4. By definition, the reservoir is huge comparing with the system such that the intensive variable, temperature, can be considered to be fixed. Because of that, we can expand the exponent, which is the entropy of the reservoir, as a function of the extensive quantity, energy, near the total energy using the ratio of the extensive quantity between the system and the reservoir as the small parameter.

5. Then, we got the probability of the microscopic configuration \(\xi_s\) is proportional with the exponential function. The argument of the exponential function is related to the first derivative of the entropy of the reservoir with respect to the extensive quantity and the corresponding extensive quantity, energy, for the microscopic configuration \(\xi_s\). This is the Boltzmann factor. The derivative is related to a fix quantity, temperature.

6. So we can argue the probability of the microscopic configurations is proportional with Boltzmann factor and the rest of the calculation just follows.

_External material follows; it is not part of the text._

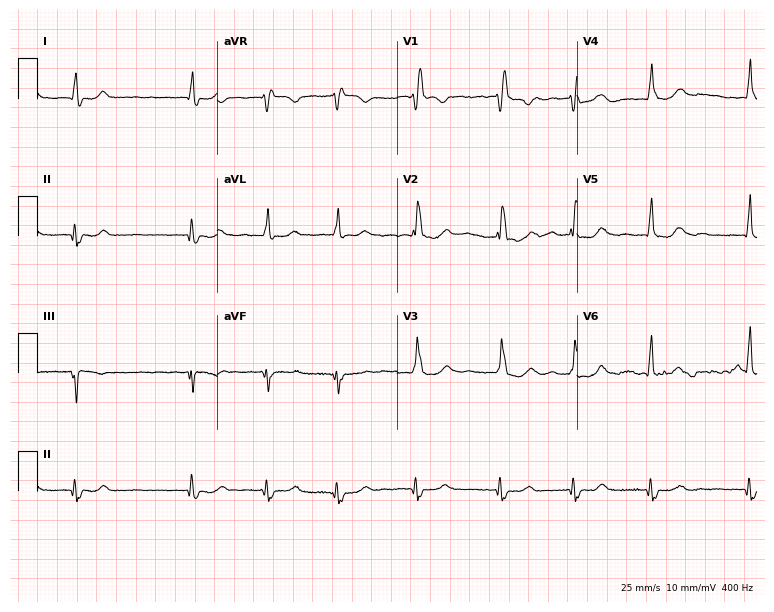
ECG (7.3-second recording at 400 Hz) — a female, 70 years old. Findings include right bundle branch block, atrial fibrillation.

At this point, we found we can generalize this procedure easily by substitute the extensive quantity, energy, by any possible extensive quantity \(X_i\). The reservoir can be defined to be a reservoir such that the corresponding first derivative of the entropy of the reservoir with respect to the extensive quantity \(X_i\) to be fixed. Just like the temperature in the canonical ensemble. Then we can run through identical arguments we used in canonical ensemble to derive the corresponding ensemble theory. This is the idea of the generalized ensemble.

To be more specific, the reservoir has the property that \(f_i\) is fixed. Where we define \(f_i\) via

\[ \left.\frac{\partial S^{(R)}}{\partial X_i^{(R)}}\right|_E=-\frac{f_i}{T} \]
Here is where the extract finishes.